WHAT IS BEING ASKED: Copy nothing but the text: repeat each entry exactly and drop the images.

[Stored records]
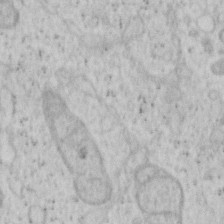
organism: Human
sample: HeLa cells
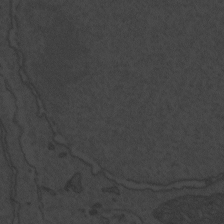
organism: Zebrafish
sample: Macrophage infected with Toxoplasma gondii
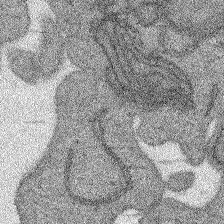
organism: Human
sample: HeLa cells
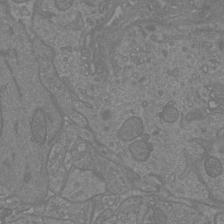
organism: Mouse
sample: Cortical neurons
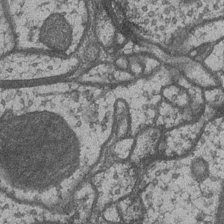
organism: Drosophila
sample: Optic medulla
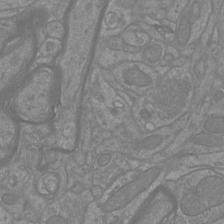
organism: Mouse
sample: Cortical neurons
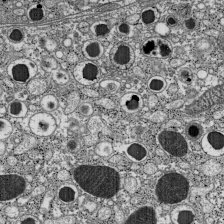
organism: C57BL Mouse
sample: Pancreatic islet
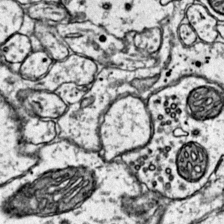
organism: Mouse
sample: Primary visual cortex
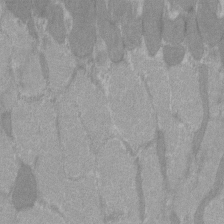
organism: C57BL Mouse
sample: Tibialis anterior muscle cell
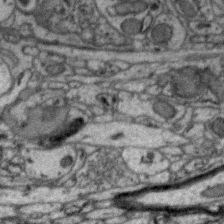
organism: Zebra finch
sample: Brain
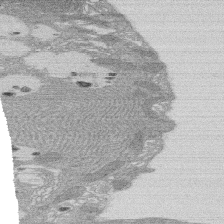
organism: Rat
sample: Salivary granule
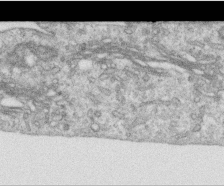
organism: Human
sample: Centriole in RPE cells
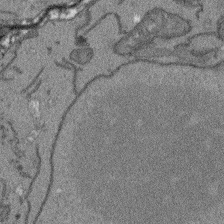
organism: Arabidopsis thaliana
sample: Root tip
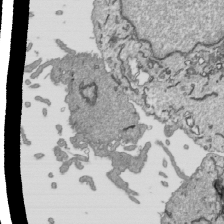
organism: Human
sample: Mitochondria in HCT116 cells
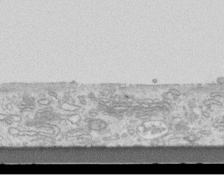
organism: Mouse
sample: Centriole in ependymal cells
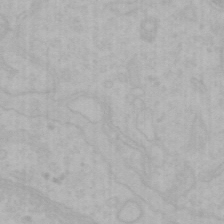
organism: Mouse
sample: Choroid plexus
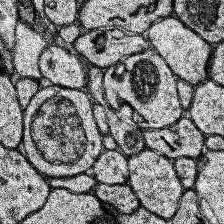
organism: Human
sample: Temporal Lobe
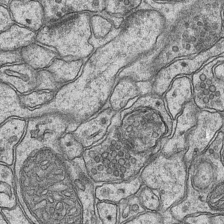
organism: Mouse
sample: CA1 Hippocampus
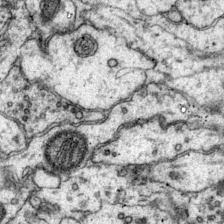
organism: Mouse
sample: Primary visual cortex
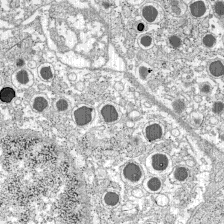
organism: C57BL Mouse
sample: Pancreatic islet
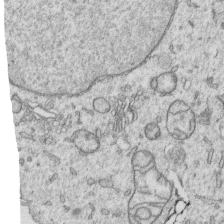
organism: Human
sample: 1205lu cells
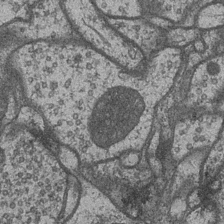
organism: Drosophila
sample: Optic medulla
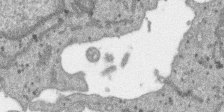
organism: Human
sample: Lung epithelial cells infected with SARS-CoV-2
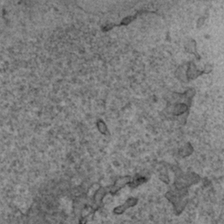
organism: Human
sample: Mitochondria in HCT116 cells
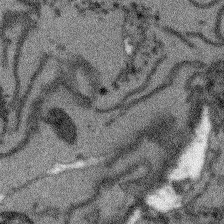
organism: Arabidopsis thaliana
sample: Root tip
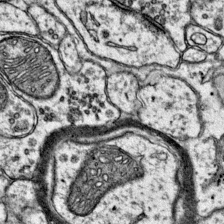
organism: Mouse
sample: Primary visual cortex
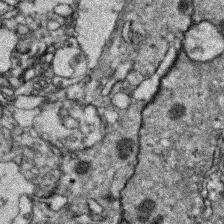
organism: Zebrafish
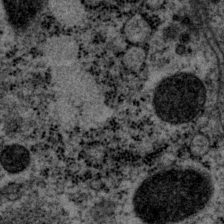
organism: P. pacificus
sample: Pharynx
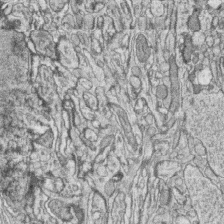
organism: Zebrafish
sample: synaptic ribbons in rod cells and cone cells
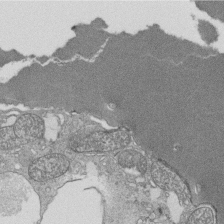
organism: Tetrahymena
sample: Cilia in tetrahymena
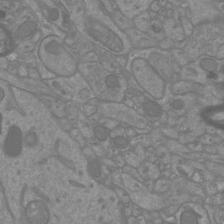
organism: Mouse
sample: Cortical neurons
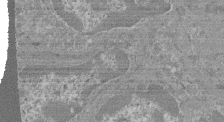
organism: Mouse
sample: Glomerulus
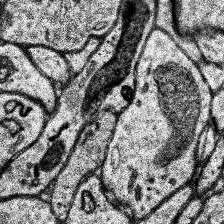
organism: Human
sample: Temporal Lobe
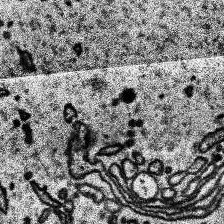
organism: Human
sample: Temporal Lobe
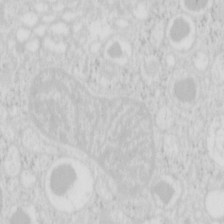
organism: Mouse
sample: Pancreas
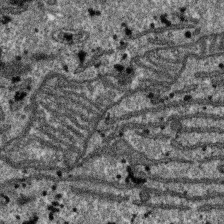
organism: Human
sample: Lung epithelial cells infected with SARS-CoV-2
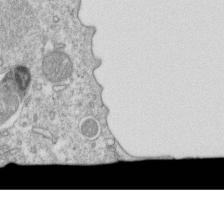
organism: Mouse
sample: Activated OT-1 CD8+ T cells
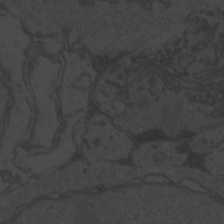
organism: Zebrafish
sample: Macrophage infected with Toxoplasma gondii
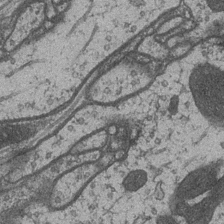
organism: Drosophila
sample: Optic medulla
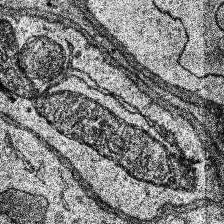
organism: Human
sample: Temporal Lobe
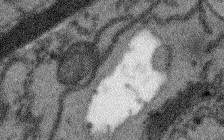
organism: Arabidopsis thaliana
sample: Root tip
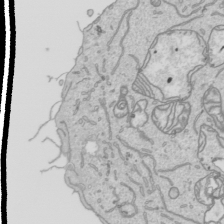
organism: Human
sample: Mitochondria in HCT116 cells
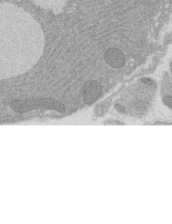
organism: Rat
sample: Salivary granule
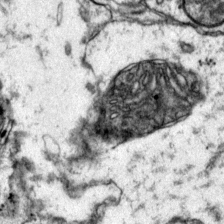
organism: Mouse
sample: Primary visual cortex
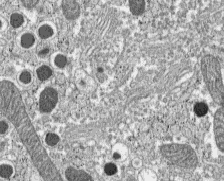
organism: C57BL Mouse
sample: Pancreatic islet
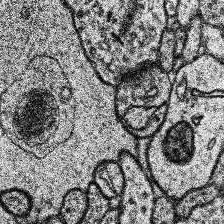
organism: Human
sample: Temporal Lobe
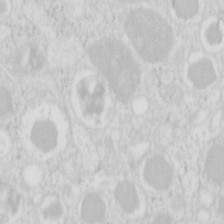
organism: Mouse
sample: Pancreas
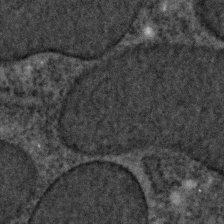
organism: C. elegans
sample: C. elegans embryo
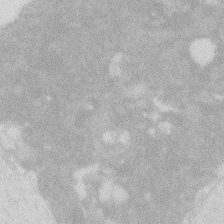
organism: Zebrafish
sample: Macrophage
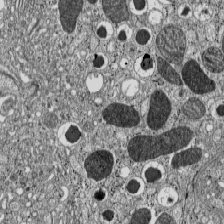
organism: C57BL Mouse
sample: Pancreatic islet
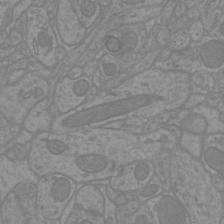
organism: Mouse
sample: Cortical neurons
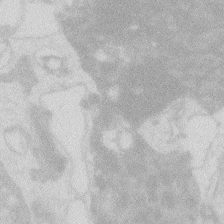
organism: Zebrafish
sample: Macrophage
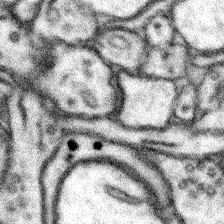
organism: Mouse
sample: Somatosensory cortex neuropil
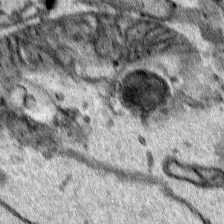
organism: Human
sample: Mitochondria in HCT116 cells
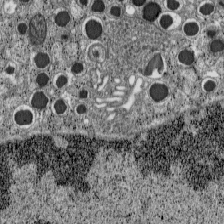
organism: C57BL Mouse
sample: Pancreatic islet
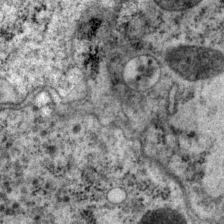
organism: P. pacificus
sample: Pharynx
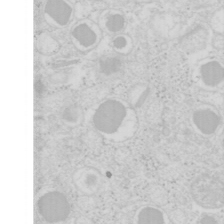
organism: Mouse
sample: Pancreas
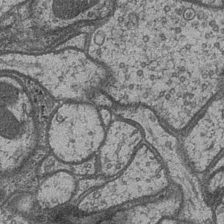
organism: Drosophila
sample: Optic medulla
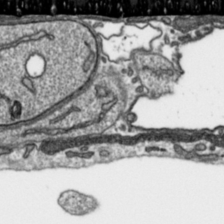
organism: Toxoplasma gondii
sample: Parasites in a vacuole inside a host cell
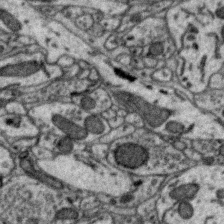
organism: Zebra finch
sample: Brain
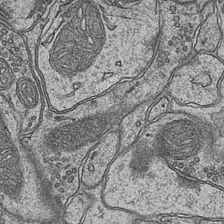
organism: Mouse
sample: CA1 Hippocampus
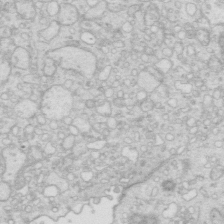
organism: Mouse
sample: Multiciliated cells
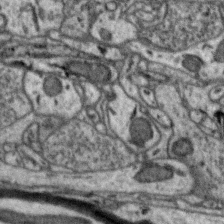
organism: Zebra finch
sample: Brain
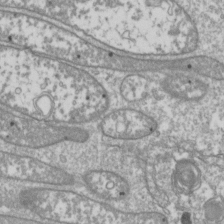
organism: Drosophila
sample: Cell division; meiosis; drosophila spermatocytes
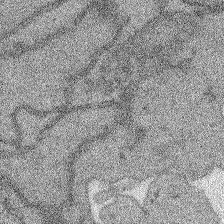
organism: Human
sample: HeLa cells
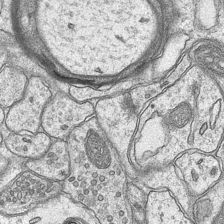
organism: Mouse
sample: CA1 Hippocampus

YOUR SOLUTION:
organism: Human
sample: HeLa cells
organism: Zebrafish
sample: Macrophage infected with Toxoplasma gondii
organism: Human
sample: HeLa cells
organism: Mouse
sample: Cortical neurons
organism: Drosophila
sample: Optic medulla
organism: Mouse
sample: Cortical neurons
organism: C57BL Mouse
sample: Pancreatic islet
organism: Mouse
sample: Primary visual cortex
organism: C57BL Mouse
sample: Tibialis anterior muscle cell
organism: Zebra finch
sample: Brain
organism: Rat
sample: Salivary granule
organism: Human
sample: Centriole in RPE cells
organism: Arabidopsis thaliana
sample: Root tip
organism: Human
sample: Mitochondria in HCT116 cells
organism: Mouse
sample: Centriole in ependymal cells
organism: Mouse
sample: Choroid plexus
organism: Human
sample: Temporal Lobe
organism: Mouse
sample: CA1 Hippocampus
organism: Mouse
sample: Primary visual cortex
organism: C57BL Mouse
sample: Pancreatic islet
organism: Human
sample: 1205lu cells
organism: Drosophila
sample: Optic medulla
organism: Human
sample: Lung epithelial cells infected with SARS-CoV-2
organism: Human
sample: Mitochondria in HCT116 cells
organism: Arabidopsis thaliana
sample: Root tip
organism: Mouse
sample: Primary visual cortex
organism: Zebrafish
organism: P. pacificus
sample: Pharynx
organism: Zebrafish
sample: synaptic ribbons in rod cells and cone cells
organism: Tetrahymena
sample: Cilia in tetrahymena
organism: Mouse
sample: Cortical neurons
organism: Mouse
sample: Glomerulus
organism: Human
sample: Temporal Lobe
organism: Human
sample: Temporal Lobe
organism: Mouse
sample: Pancreas
organism: Human
sample: Lung epithelial cells infected with SARS-CoV-2
organism: Mouse
sample: Activated OT-1 CD8+ T cells
organism: Zebrafish
sample: Macrophage infected with Toxoplasma gondii
organism: Drosophila
sample: Optic medulla
organism: Human
sample: Temporal Lobe
organism: Arabidopsis thaliana
sample: Root tip
organism: Human
sample: Mitochondria in HCT116 cells
organism: Rat
sample: Salivary granule
organism: Mouse
sample: Primary visual cortex
organism: C57BL Mouse
sample: Pancreatic islet
organism: Human
sample: Temporal Lobe
organism: Mouse
sample: Pancreas
organism: C. elegans
sample: C. elegans embryo
organism: Zebrafish
sample: Macrophage
organism: C57BL Mouse
sample: Pancreatic islet
organism: Mouse
sample: Cortical neurons
organism: Zebrafish
sample: Macrophage
organism: Mouse
sample: Somatosensory cortex neuropil
organism: Human
sample: Mitochondria in HCT116 cells
organism: C57BL Mouse
sample: Pancreatic islet
organism: P. pacificus
sample: Pharynx
organism: Mouse
sample: Pancreas
organism: Drosophila
sample: Optic medulla
organism: Toxoplasma gondii
sample: Parasites in a vacuole inside a host cell
organism: Zebra finch
sample: Brain
organism: Mouse
sample: CA1 Hippocampus
organism: Mouse
sample: Multiciliated cells
organism: Zebra finch
sample: Brain
organism: Drosophila
sample: Cell division; meiosis; drosophila spermatocytes
organism: Human
sample: HeLa cells
organism: Mouse
sample: CA1 Hippocampus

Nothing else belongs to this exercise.